• **REQUIREMENT**
The answer must consist solely of the line that contains "78 | 24 | 38 |" and all subsequent lines of the data, each reproduced exactly.
++++++++++++++++++++
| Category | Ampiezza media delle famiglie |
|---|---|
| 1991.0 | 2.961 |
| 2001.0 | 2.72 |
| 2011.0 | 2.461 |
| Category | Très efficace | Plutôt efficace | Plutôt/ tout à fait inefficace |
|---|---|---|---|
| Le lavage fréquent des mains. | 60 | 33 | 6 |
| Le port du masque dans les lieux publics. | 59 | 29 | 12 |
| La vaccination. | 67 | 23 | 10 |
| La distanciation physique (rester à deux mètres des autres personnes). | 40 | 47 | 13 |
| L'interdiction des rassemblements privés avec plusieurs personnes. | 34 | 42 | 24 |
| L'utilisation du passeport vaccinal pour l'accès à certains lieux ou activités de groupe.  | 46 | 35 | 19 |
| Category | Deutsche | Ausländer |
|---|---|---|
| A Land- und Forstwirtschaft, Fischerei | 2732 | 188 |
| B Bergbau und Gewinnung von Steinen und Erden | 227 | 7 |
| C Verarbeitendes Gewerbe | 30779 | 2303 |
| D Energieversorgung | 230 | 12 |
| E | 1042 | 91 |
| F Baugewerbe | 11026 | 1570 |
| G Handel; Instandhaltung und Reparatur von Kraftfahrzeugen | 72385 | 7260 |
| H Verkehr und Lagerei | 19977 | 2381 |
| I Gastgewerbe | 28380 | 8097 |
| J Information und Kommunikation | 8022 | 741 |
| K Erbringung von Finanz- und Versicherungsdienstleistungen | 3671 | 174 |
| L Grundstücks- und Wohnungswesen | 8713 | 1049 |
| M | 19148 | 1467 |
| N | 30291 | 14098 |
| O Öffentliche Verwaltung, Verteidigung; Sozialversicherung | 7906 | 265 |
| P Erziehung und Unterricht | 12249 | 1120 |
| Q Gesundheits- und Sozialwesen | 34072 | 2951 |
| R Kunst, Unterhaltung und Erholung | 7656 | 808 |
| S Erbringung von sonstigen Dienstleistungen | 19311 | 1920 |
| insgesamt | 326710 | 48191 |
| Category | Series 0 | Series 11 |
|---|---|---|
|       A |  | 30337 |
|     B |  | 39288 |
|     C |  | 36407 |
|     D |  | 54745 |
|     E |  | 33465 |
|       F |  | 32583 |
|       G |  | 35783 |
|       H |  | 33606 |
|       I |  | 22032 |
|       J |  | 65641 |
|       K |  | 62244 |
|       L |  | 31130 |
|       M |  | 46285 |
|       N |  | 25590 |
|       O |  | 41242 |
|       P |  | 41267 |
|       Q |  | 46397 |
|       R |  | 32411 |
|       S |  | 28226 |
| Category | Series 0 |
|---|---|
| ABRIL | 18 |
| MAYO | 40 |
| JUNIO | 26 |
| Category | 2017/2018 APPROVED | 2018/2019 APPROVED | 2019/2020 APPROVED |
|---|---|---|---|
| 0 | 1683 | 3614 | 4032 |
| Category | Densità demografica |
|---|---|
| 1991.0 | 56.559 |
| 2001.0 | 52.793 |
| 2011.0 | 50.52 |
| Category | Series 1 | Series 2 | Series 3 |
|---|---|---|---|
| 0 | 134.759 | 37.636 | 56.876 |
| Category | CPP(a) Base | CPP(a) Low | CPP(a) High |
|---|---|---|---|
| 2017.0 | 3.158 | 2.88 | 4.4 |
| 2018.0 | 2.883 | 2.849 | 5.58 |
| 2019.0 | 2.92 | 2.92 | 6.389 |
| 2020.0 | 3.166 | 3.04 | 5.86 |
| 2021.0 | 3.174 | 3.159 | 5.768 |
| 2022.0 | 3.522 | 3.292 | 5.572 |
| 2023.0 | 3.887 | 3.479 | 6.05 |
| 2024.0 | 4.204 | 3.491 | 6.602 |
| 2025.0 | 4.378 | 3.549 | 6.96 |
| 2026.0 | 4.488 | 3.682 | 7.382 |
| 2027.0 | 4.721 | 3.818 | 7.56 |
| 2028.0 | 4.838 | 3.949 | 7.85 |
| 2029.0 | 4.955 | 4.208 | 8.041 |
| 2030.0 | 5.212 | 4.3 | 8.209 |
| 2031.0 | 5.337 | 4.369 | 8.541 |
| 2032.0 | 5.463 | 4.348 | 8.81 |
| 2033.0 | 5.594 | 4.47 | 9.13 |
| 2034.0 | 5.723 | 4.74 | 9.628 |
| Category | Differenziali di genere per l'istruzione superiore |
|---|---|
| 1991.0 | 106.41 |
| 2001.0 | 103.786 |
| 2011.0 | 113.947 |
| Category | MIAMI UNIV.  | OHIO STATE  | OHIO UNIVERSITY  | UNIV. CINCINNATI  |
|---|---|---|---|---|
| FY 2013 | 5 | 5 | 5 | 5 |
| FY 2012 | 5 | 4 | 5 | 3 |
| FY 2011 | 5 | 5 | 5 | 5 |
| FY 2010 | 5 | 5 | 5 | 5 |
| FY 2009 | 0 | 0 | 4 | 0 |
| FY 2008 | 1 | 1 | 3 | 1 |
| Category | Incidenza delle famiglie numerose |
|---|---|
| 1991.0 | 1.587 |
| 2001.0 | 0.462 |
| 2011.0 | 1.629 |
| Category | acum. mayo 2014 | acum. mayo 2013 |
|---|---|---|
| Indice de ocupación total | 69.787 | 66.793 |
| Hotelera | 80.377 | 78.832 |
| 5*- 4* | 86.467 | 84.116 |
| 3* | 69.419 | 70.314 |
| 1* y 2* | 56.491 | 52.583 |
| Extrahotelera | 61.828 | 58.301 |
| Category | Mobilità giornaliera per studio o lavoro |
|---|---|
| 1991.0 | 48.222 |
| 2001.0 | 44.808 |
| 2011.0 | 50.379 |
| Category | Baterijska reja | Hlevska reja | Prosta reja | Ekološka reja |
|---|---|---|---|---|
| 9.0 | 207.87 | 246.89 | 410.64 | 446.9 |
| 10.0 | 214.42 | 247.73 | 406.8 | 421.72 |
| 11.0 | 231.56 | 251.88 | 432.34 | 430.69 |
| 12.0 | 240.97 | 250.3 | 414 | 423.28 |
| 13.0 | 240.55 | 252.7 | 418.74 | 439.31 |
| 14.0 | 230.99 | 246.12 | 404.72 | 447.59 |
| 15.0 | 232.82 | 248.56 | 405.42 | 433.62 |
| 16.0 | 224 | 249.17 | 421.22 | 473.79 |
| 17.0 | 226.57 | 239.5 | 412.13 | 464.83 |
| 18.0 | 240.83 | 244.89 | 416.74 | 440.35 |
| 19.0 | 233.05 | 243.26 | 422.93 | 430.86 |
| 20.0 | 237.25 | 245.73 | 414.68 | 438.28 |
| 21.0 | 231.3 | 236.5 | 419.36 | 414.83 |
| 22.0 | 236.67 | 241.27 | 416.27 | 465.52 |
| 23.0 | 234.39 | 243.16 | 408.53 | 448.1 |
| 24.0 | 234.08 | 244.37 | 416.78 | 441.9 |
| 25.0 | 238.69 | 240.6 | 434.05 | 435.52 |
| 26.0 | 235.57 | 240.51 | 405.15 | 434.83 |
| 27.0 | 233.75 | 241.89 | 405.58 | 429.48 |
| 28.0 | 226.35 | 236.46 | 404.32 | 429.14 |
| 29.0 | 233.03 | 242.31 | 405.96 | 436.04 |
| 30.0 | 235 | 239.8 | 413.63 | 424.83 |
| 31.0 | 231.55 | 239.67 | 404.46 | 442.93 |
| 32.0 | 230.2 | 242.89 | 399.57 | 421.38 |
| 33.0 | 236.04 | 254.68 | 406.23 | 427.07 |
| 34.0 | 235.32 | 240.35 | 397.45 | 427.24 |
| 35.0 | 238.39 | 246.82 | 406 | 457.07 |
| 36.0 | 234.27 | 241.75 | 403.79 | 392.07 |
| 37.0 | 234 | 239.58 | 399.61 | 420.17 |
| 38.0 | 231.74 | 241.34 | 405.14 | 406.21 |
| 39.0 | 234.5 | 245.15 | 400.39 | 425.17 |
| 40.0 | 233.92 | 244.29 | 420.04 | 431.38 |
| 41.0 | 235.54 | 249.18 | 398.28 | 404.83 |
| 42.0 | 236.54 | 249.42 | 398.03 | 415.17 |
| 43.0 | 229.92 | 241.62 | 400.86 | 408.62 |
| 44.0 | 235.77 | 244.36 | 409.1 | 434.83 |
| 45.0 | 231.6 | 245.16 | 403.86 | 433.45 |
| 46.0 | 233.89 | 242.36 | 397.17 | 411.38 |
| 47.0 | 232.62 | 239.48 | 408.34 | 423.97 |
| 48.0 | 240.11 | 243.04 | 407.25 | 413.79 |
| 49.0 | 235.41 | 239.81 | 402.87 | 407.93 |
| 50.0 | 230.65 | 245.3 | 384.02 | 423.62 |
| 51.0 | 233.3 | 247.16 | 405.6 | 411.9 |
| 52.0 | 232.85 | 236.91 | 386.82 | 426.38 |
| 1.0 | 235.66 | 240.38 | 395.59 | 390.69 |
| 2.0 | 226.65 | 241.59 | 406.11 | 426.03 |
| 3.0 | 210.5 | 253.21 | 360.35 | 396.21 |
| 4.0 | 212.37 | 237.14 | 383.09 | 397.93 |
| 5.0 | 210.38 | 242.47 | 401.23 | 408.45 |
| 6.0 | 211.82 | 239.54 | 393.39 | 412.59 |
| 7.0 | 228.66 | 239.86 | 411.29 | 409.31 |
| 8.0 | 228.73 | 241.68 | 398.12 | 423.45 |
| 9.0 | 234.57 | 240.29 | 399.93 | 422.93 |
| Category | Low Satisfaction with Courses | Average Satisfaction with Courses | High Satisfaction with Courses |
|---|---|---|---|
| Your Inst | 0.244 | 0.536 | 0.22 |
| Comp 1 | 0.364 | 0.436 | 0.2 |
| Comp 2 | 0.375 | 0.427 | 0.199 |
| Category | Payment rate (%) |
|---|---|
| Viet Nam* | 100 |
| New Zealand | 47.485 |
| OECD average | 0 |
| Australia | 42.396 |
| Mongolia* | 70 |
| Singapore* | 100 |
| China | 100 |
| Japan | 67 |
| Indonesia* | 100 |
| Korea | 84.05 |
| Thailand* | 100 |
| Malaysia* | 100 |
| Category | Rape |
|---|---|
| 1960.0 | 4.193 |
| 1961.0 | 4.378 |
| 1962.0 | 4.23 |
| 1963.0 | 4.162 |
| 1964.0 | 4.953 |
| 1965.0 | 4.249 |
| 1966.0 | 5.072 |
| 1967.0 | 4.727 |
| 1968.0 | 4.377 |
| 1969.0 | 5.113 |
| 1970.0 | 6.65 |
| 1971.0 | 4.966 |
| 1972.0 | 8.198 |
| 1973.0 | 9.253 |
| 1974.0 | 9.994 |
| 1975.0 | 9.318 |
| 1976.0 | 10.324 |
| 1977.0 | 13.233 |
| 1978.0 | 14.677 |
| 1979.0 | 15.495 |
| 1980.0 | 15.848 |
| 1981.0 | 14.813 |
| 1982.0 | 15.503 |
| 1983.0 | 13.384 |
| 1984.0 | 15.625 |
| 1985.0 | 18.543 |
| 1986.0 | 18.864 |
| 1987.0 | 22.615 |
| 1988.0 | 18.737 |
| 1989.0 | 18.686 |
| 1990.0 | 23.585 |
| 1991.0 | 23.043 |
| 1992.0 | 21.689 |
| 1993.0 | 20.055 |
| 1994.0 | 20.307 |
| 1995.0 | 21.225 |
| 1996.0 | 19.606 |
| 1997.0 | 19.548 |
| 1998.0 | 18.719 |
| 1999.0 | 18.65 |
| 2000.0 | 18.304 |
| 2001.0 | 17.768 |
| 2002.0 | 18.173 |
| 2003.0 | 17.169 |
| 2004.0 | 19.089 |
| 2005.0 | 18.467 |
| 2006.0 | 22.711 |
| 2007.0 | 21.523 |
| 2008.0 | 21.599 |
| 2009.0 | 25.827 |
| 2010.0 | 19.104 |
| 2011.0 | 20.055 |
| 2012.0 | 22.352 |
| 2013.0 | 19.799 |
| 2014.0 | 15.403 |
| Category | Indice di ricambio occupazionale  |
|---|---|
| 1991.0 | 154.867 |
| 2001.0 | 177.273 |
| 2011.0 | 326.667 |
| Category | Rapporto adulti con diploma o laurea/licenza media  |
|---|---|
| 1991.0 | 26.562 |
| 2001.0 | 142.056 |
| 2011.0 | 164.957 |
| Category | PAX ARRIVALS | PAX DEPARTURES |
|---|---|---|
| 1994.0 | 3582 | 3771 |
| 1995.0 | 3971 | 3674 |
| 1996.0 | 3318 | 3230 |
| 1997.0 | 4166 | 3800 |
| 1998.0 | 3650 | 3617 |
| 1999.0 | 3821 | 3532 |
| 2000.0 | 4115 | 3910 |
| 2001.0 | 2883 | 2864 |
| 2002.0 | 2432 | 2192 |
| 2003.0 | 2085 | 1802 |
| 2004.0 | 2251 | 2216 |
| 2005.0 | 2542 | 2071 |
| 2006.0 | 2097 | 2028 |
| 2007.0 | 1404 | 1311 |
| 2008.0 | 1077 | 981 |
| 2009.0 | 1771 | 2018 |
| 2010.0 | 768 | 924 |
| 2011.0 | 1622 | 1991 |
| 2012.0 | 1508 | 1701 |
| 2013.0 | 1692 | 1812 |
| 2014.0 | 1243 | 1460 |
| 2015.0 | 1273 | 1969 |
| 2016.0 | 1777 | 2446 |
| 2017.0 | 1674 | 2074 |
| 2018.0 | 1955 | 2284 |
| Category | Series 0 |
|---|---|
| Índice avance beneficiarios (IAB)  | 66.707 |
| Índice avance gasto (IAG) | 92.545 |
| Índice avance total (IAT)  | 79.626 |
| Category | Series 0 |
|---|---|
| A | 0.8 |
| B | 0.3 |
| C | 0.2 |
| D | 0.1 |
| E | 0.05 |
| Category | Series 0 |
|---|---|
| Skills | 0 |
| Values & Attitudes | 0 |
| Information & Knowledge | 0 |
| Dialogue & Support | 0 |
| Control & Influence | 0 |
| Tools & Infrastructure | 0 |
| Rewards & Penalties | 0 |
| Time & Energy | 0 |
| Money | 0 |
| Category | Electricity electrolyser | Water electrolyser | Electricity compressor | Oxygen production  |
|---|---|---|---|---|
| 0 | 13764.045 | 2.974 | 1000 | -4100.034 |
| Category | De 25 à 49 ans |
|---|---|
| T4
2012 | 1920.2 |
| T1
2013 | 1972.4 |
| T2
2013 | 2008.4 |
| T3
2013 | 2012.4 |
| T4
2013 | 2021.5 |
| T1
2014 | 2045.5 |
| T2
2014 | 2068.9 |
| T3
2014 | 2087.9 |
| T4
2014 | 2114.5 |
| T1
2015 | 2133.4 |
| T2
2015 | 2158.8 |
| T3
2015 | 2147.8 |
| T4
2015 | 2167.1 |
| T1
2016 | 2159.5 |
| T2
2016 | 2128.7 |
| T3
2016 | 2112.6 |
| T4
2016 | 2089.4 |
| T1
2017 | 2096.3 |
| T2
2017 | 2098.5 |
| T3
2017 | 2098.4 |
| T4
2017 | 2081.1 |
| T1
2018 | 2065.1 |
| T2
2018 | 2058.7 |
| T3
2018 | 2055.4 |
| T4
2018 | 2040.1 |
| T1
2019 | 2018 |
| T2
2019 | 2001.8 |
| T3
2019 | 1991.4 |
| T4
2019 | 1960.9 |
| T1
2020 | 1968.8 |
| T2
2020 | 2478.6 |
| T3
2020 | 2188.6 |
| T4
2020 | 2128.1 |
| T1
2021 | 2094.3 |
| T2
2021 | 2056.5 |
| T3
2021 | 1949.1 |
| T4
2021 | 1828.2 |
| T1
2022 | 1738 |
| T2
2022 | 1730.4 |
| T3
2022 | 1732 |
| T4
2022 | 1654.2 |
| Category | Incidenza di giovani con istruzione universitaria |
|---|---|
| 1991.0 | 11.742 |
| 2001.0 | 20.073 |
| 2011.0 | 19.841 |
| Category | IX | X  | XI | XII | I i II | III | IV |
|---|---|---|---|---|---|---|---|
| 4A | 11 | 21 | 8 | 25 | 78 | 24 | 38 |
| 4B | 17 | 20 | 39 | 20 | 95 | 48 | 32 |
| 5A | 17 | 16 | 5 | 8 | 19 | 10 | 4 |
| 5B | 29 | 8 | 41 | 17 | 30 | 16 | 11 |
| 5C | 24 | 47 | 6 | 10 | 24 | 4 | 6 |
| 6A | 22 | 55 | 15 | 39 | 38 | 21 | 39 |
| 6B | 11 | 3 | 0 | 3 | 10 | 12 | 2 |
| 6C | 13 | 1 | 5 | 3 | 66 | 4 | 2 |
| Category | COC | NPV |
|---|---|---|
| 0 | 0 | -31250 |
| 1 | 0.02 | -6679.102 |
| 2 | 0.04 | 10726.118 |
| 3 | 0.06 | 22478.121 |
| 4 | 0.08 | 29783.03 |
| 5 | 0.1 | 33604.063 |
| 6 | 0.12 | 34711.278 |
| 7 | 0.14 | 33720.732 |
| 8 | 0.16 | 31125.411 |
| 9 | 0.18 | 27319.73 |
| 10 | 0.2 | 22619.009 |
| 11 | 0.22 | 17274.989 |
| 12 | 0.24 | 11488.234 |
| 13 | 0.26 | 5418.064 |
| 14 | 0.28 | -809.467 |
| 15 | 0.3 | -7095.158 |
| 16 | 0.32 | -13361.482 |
++++++++++++++++++++
• **REPLY TO THE TASK**
| 4A | 11 | 21 | 8 | 25 | 78 | 24 | 38 |
| 4B | 17 | 20 | 39 | 20 | 95 | 48 | 32 |
| 5A | 17 | 16 | 5 | 8 | 19 | 10 | 4 |
| 5B | 29 | 8 | 41 | 17 | 30 | 16 | 11 |
| 5C | 24 | 47 | 6 | 10 | 24 | 4 | 6 |
| 6A | 22 | 55 | 15 | 39 | 38 | 21 | 39 |
| 6B | 11 | 3 | 0 | 3 | 10 | 12 | 2 |
| 6C | 13 | 1 | 5 | 3 | 66 | 4 | 2 |
| Category | COC | NPV |
|---|---|---|
| 0 | 0 | -31250 |
| 1 | 0.02 | -6679.102 |
| 2 | 0.04 | 10726.118 |
| 3 | 0.06 | 22478.121 |
| 4 | 0.08 | 29783.03 |
| 5 | 0.1 | 33604.063 |
| 6 | 0.12 | 34711.278 |
| 7 | 0.14 | 33720.732 |
| 8 | 0.16 | 31125.411 |
| 9 | 0.18 | 27319.73 |
| 10 | 0.2 | 22619.009 |
| 11 | 0.22 | 17274.989 |
| 12 | 0.24 | 11488.234 |
| 13 | 0.26 | 5418.064 |
| 14 | 0.28 | -809.467 |
| 15 | 0.3 | -7095.158 |
| 16 | 0.32 | -13361.482 |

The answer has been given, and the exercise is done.